I guess the only way to completely find out is test, but I think that these as well UDP 69 for TFTP on an IP Hardphone would allow access.

Any help is much appreciated,
VOIPeng

 

[pansophic]

Excellent!

VPN is definitely the way to go. That also protects the Audio portion of the call, which many people forget is simply encoded audio and can be decoded by anyone with a compatible CODEC.

I also like the separate LANs. I preach that all of the time for various reasons, not the least of which is QoS. Then I get into the really messy stuff about eavesdropping.

I do use some H.323 devices that work even with NAT, but it is an open source solution and doesn't allow calling to the PSTN. It also doesn't do any authentication, so anyone can be anyone else.

Sounds like you are ready to test. I'd be interested if you find that you have to open anything else.

 

[dialtone]

Go to Program Options, Event Logging in IP Agent and make sure Enable logging for DEFINITY Login is checked. You can then view the pwregistLog file (located in the DEFINITY IP Service Provider folder - or view in the Event Logging window in IP Agent) and see the ports that are being used during login. An Avaya TSO tech said that UDP ports 1719,1720, & 5002 would be used, but we're seeing 1719 & 4200 in the logs. Also, we put a sniffer on the remote end, and the sniffer op said he saw TCP port 1719 being used, not UDP...let me know what anyone else finds out, the info is somewhat cloudy on the Avaya side...

 

[lopes1211]

I'm using R3V2 softphone via VPN AND NAT. The VPN client I use gives the local IP when the VPN session is established. The R3V2 softphone asks for this local address when it initializes. Works like a charm! -CL

 

[nknook]

Hello all,

Protocols and Ports: The C-LAN is used for call control (signaling) and the MedPro is used for audio.
The following tables list the protocols and ports used by both boards:
//C-LAN
UDP 1719 RAS - IP station registration <- Could also be TCP (not sure, just try or use a sniffer)
TCP 1720 H.225 call setup
TCP 1037 CCMS signaling (phone display updates)
//MedPro
UDP 2048 – 65535 (configurable)
UDP 2048 – 3049 (R9.5 default)
(RTP-encapsulated audio)

Apart from this (like already mentioned by VOIPeng), if you use hardphone(tftp), or LDAP or whatever, you should open those ports as well. Please also remember that there is no such thing as a default firewall config, you should always try things out, close the FW a little more, then try again etc.

Last but not least: the number of open UDP ports (medpro) should at least be (in a static config) the maximum amount of simultanious calls times 2 (RTP + RTCP).
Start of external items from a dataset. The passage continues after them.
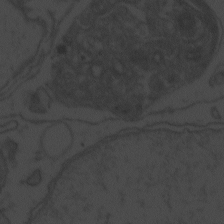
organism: Zebrafish
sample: Macrophage infected with Toxoplasma gondii
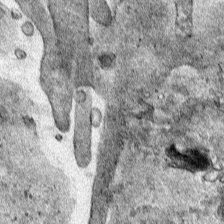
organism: Human
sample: Mitochondria in HCT116 cells
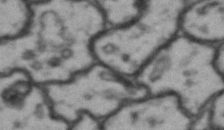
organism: Drosophila
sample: Brain
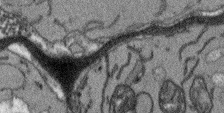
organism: Arabidopsis thaliana
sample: Root tip
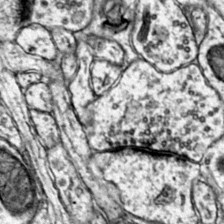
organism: Mouse
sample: Primary visual cortex
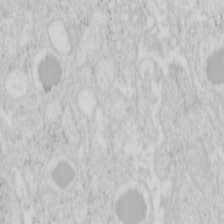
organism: Mouse
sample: Pancreas
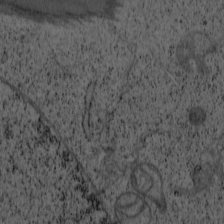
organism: African green monkey
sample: COS-7 cells
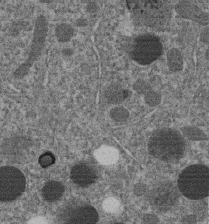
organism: C. elegans
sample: C. elegans embryo early stage
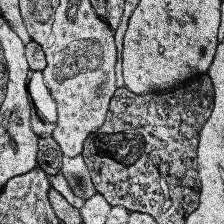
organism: Human
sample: Temporal Lobe
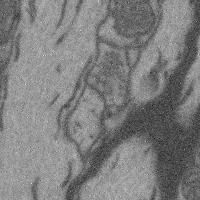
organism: Mouse
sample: Cerebral cortex
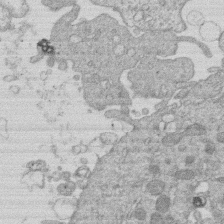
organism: Human
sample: Macrophage cells
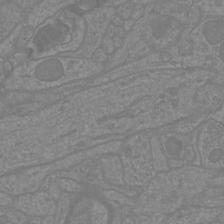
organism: Mouse
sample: Cortical neurons
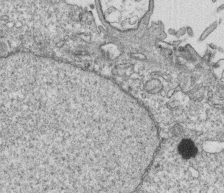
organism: Human
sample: HeLa cell HIV synapse
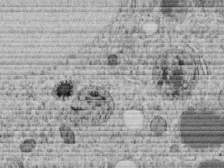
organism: C. elegans
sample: C. elegans embryo early stage
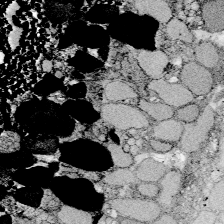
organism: Zebrafish
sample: Whole-Brain
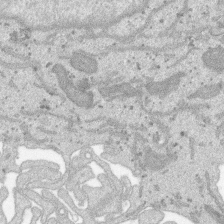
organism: Human
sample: Lung epithelial cells infected with SARS-CoV-2
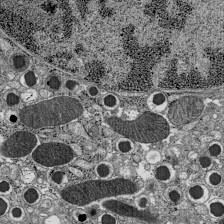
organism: C57BL Mouse
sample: Pancreatic islet
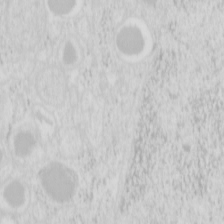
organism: Mouse
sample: Pancreas
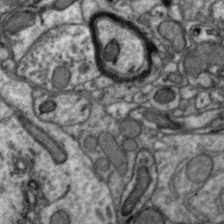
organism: Zebra finch
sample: Brain
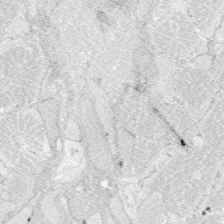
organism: Zebrafish
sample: Whole-Brain
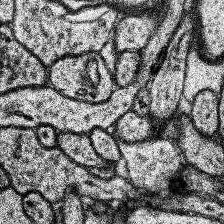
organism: Human
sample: Temporal Lobe
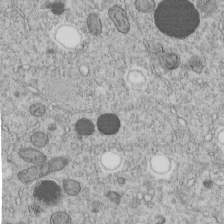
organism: C. elegans
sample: C. elegans embryo early stage
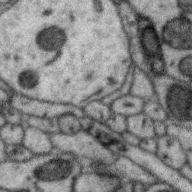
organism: Zebra finch
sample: Brain
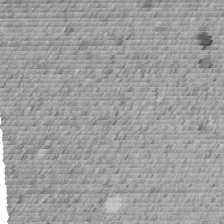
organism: C. elegans
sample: C. elegans embryo early stage
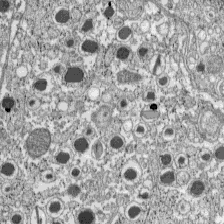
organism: C57BL Mouse
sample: Pancreatic islet
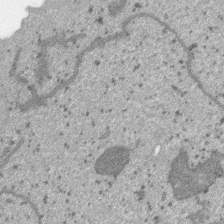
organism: Human
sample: Lung epithelial cells infected with SARS-CoV-2
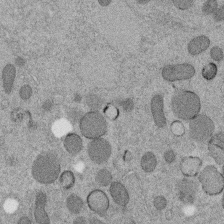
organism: C. elegans
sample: C. elegans embryo early stage
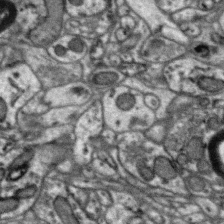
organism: Zebra finch
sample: Brain
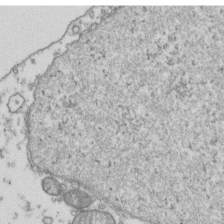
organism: Human
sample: Activated Jurkat CD4+ T cells
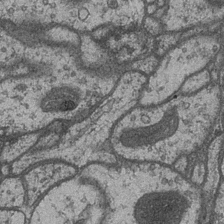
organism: Drosophila
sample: Optic medulla
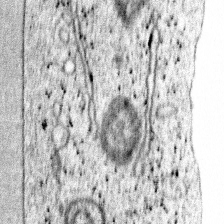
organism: Human
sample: HeLa cells
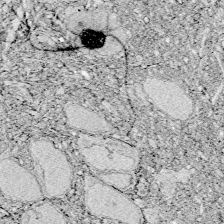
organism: Zebrafish
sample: Whole-Brain
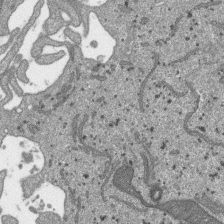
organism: Human
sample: Lung epithelial cells infected with SARS-CoV-2
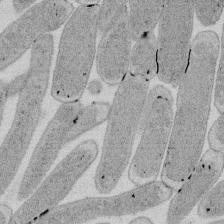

Some FW's can also do dynamic filtering, by looking in the IP packet for H.323 message's. This works fine, but usually means a lot of overhead (because this is mainly done in software, as opposed to hardware filtering).

Another thing you can try (with hardphones at least) is to use the company identifier in the MAC address to give out a special range of IP's wich you can use to filter traffic.

Regards,
Nico

 

[cceng]

Has anyone tried using the IP agent through Cisco's 3000 vpn concentrators?

I havn't been able to get it to work.